■ **TASK ITEM**: Output the data verbatim, minus the images.

■ **RECORDS FOR THIS TASK**:
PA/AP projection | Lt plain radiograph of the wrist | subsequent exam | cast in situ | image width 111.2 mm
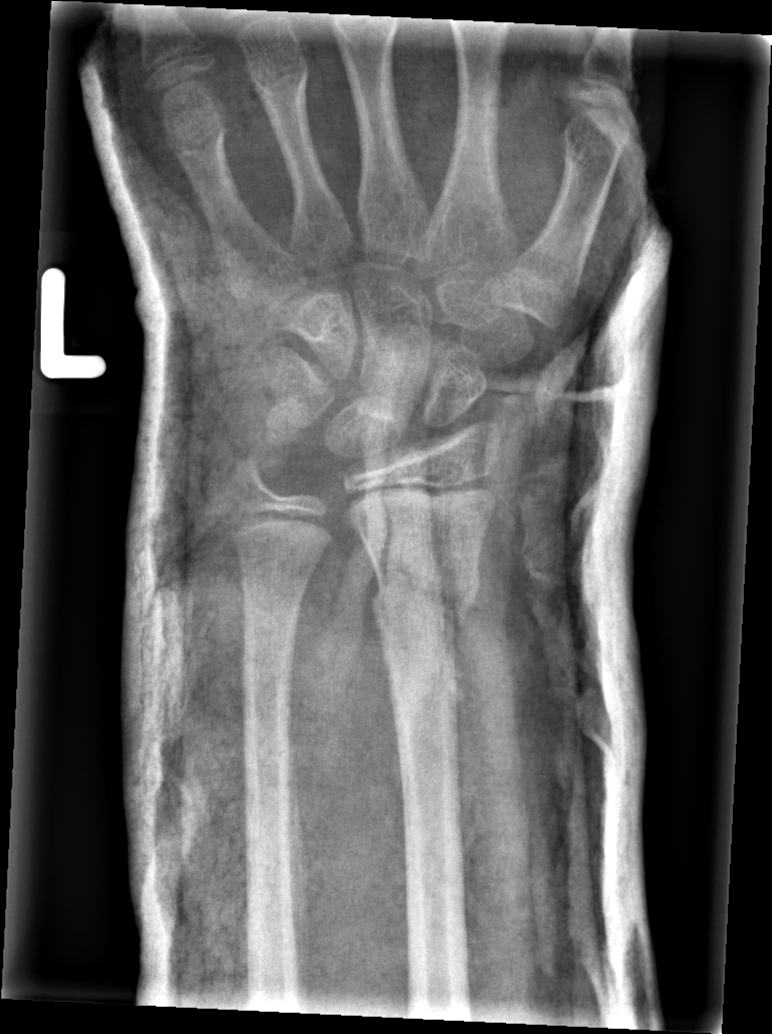

{
  "_coords": "coordinates are [x1, y1, x2, y2] in image pixels",
  "fracture": "(365, 558, 482, 646)"
}
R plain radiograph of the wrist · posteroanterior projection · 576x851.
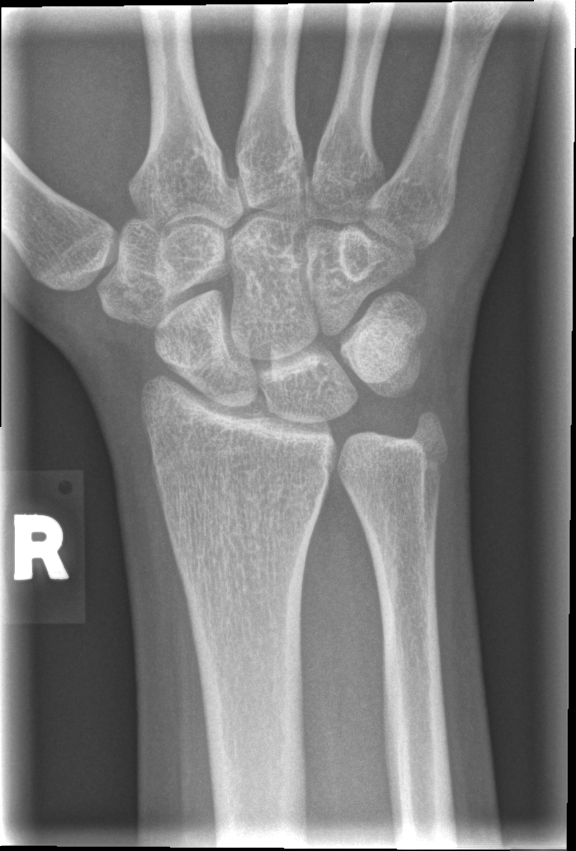 - No Fx annotated.
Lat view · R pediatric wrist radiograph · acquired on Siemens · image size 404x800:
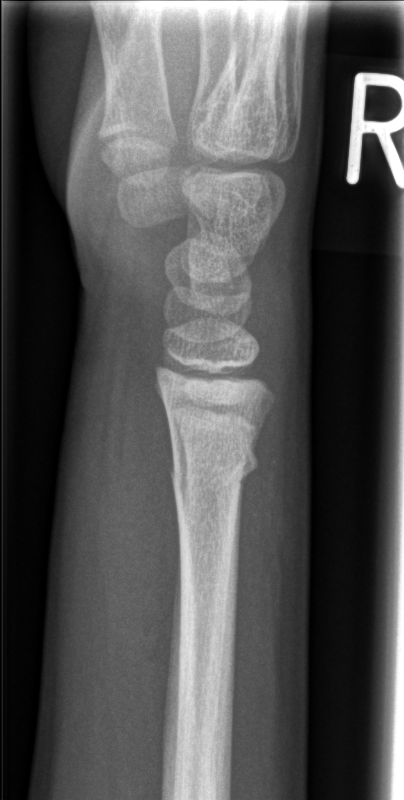 Findings: Bone fracture — bbox(168, 433, 261, 492). Positive pronator fat-pad sign identified at bbox(114, 298, 183, 735). Fracture classified AO/OTA 23r-M/3.1.
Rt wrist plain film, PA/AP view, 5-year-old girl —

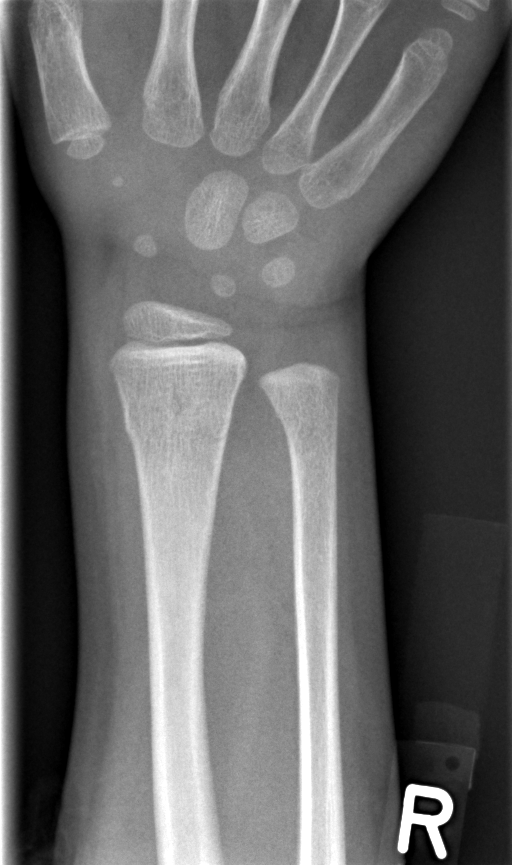
• AO code 23-M/2.1.
• Fx — (left=122, top=403, right=234, bottom=450).
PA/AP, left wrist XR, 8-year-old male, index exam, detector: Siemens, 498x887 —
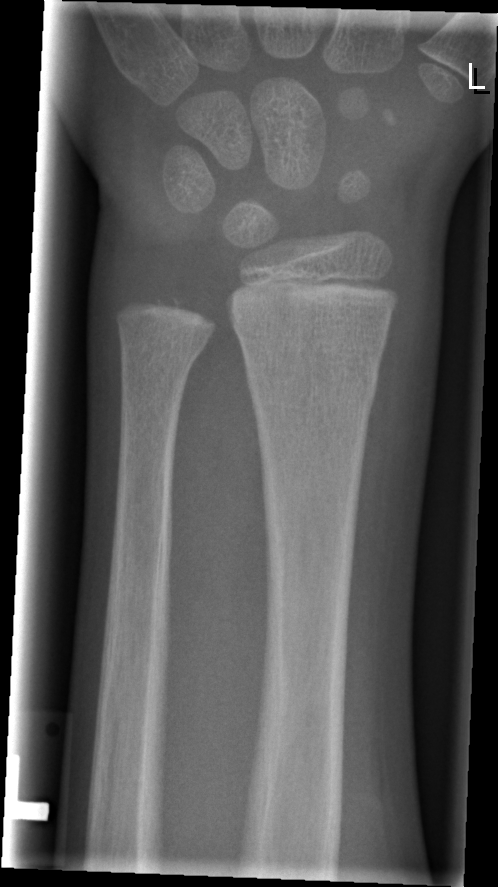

■ **THE ANSWER**:
PA/AP projection | Lt plain radiograph of the wrist | subsequent exam | cast in situ | image width 111.2 mm

{
  "_coords": "coordinates are [x1, y1, x2, y2] in image pixels",
  "fracture": "(365, 558, 482, 646)"
}
R plain radiograph of the wrist · posteroanterior projection · 576x851.
 - No Fx annotated.
Lat view · R pediatric wrist radiograph · acquired on Siemens · image size 404x800:
 Findings: Bone fracture — bbox(168, 433, 261, 492). Positive pronator fat-pad sign identified at bbox(114, 298, 183, 735). Fracture classified AO/OTA 23r-M/3.1.
Rt wrist plain film, PA/AP view, 5-year-old girl —

• AO code 23-M/2.1.
• Fx — (left=122, top=403, right=234, bottom=450).
PA/AP, left wrist XR, 8-year-old male, index exam, detector: Siemens, 498x887 —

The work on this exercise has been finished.